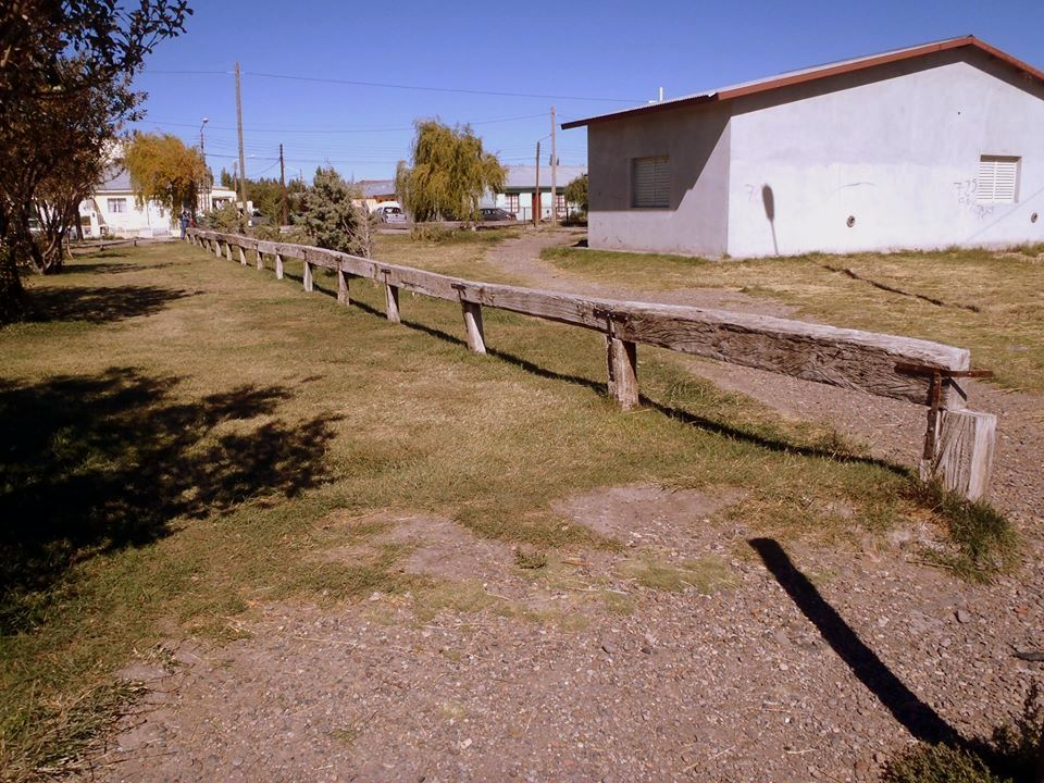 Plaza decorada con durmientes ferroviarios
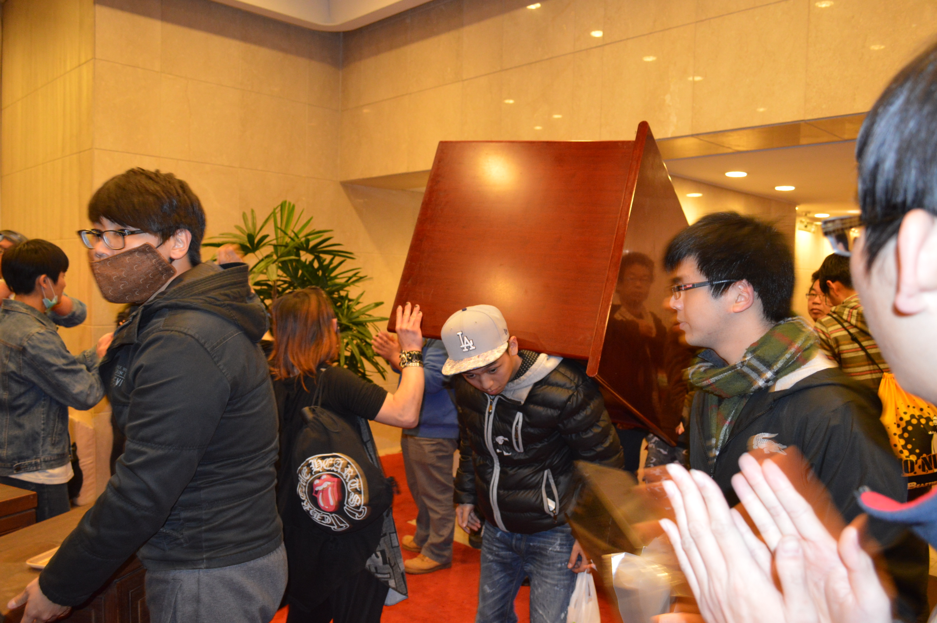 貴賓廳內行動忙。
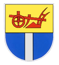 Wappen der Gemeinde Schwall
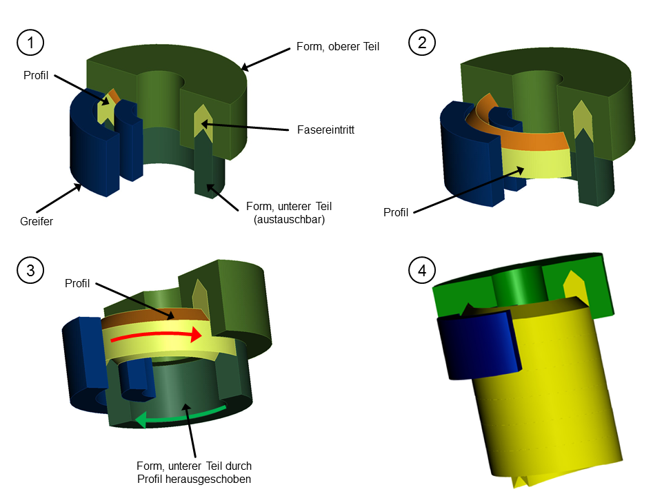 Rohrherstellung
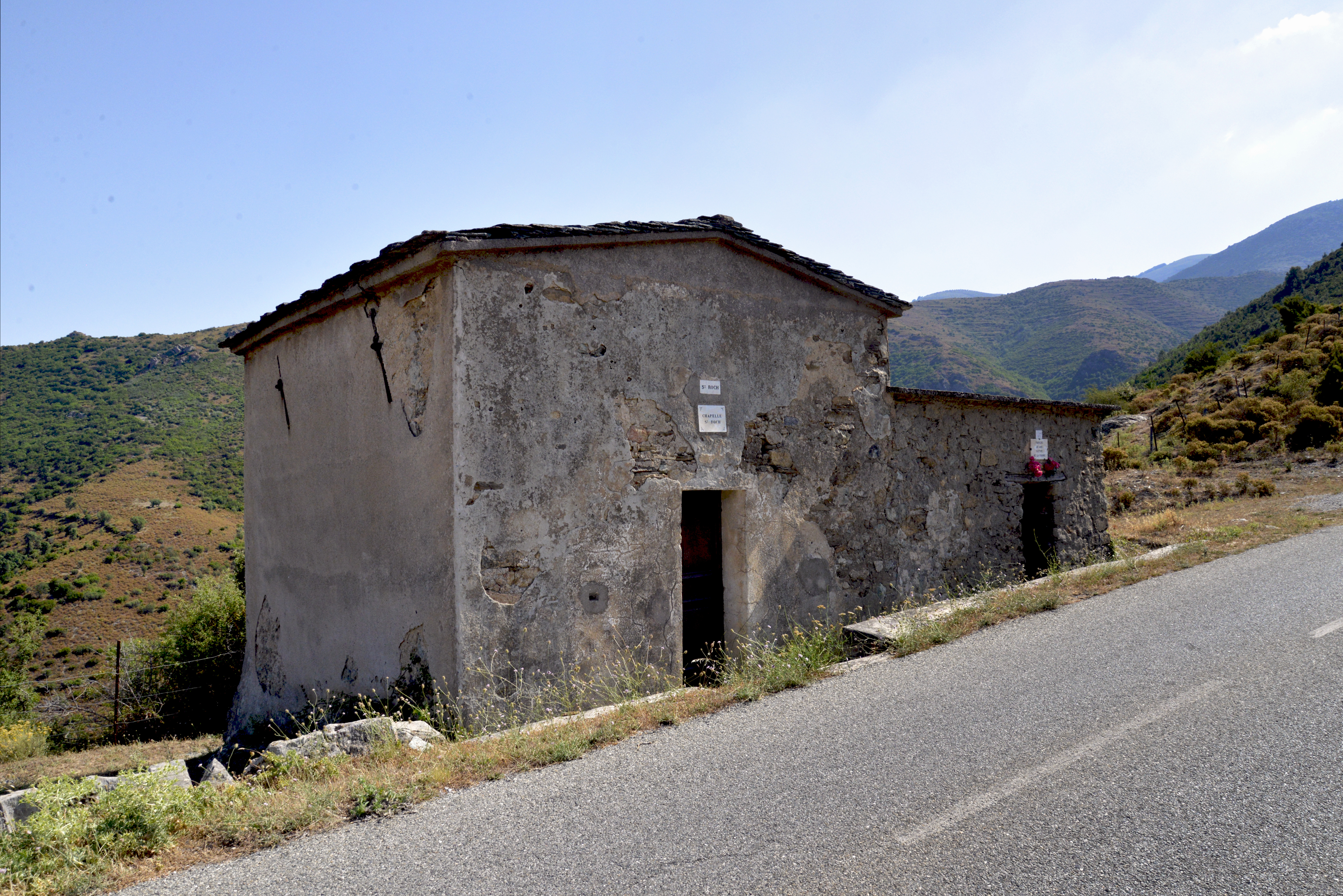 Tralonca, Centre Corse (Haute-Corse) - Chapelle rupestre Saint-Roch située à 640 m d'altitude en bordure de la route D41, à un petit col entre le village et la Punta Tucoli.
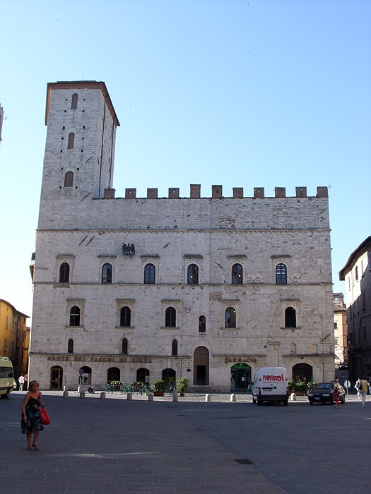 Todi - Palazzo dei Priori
****************************************
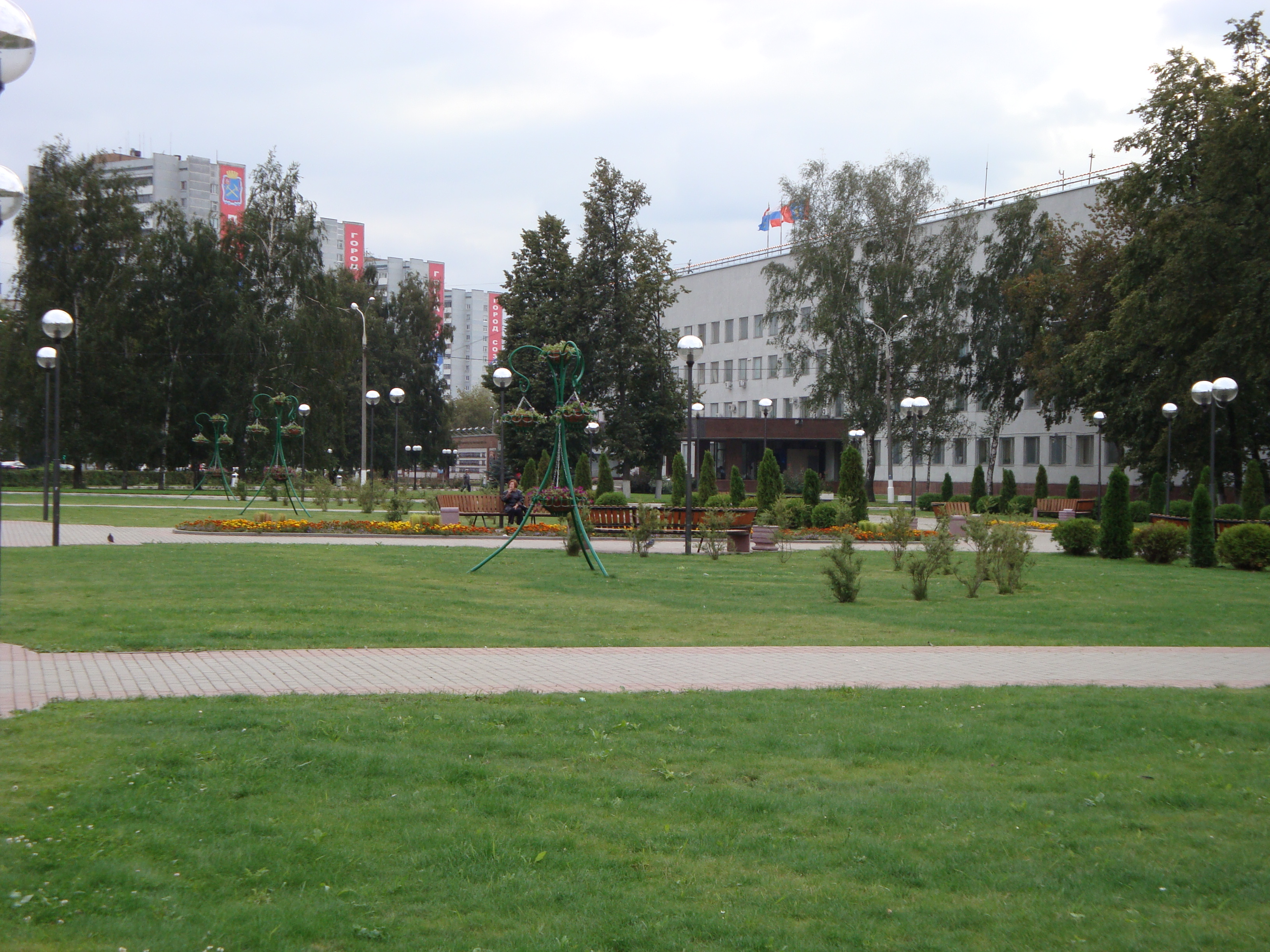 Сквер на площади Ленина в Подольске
****************************************
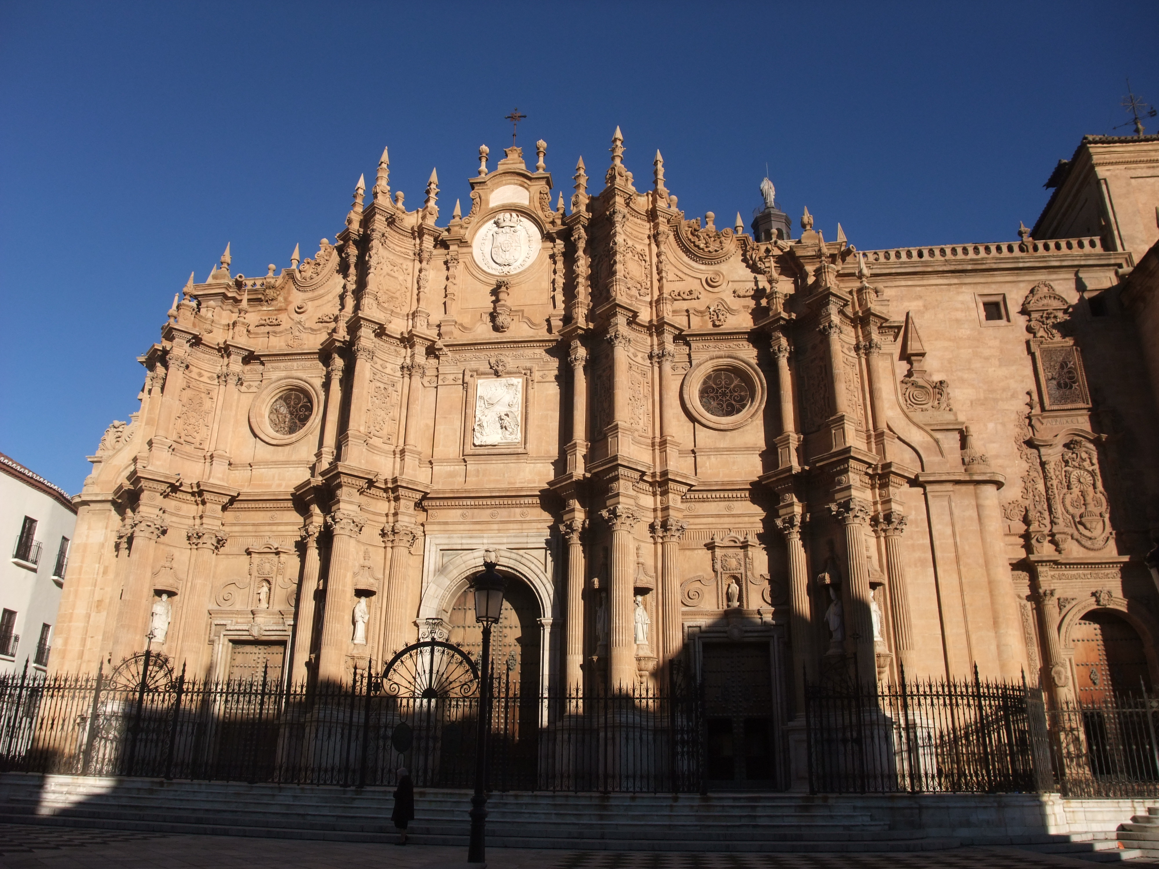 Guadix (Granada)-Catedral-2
****************************************
*Brief*: What are the lines above from the one with "Tralonca, Centre Corse" to the one with "Todi - Palazzo dei Priori", both included? Reproduce them exactly, without pictures.

*Exercise answer*:
 Tralonca, Centre Corse (Haute-Corse) - Chapelle rupestre Saint-Roch située à 640 m d'altitude en bordure de la route D41, à un petit col entre le village et la Punta Tucoli.
 Todi - Palazzo dei Priori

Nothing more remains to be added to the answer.